DATA PROVIDED:
###

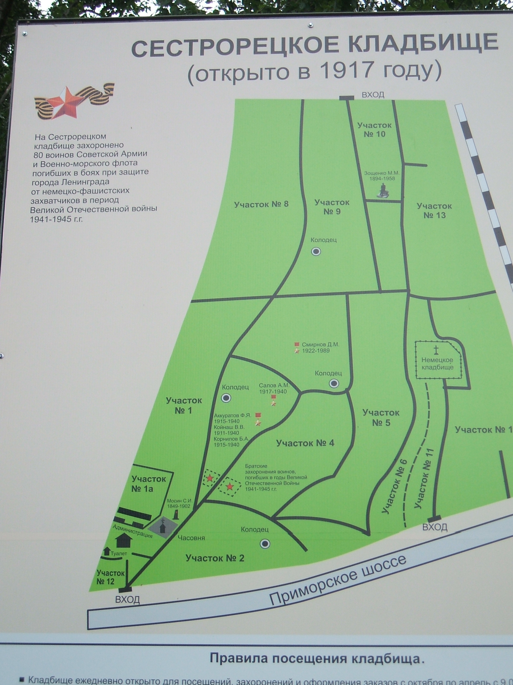 план Сестрорецкого кладбища в СПб
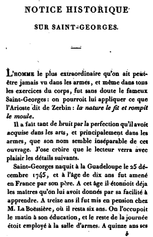 Notice historique sur Saint-Georges. Antoine Texier La Boëssière, Traité de l'art des armes, à l'usage des professeurs et des amateurs,1818
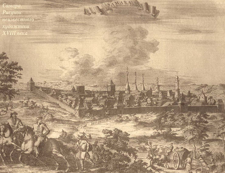 Самара. Рисунок неизвестного художника XVIII века
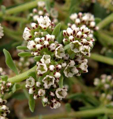 Corrigiola littoralis, Angers, France

###

ABOUT THIS TASK: Output all the material above exactly once more, leaving every picture out.

RESPONSE TO THIS EXERCISE:
 план Сестрорецкого кладбища в СПб
 Notice historique sur Saint-Georges. Antoine Texier La Boëssière, Traité de l'art des armes, à l'usage des professeurs et des amateurs,1818
 Самара. Рисунок неизвестного художника XVIII века
 Corrigiola littoralis, Angers, France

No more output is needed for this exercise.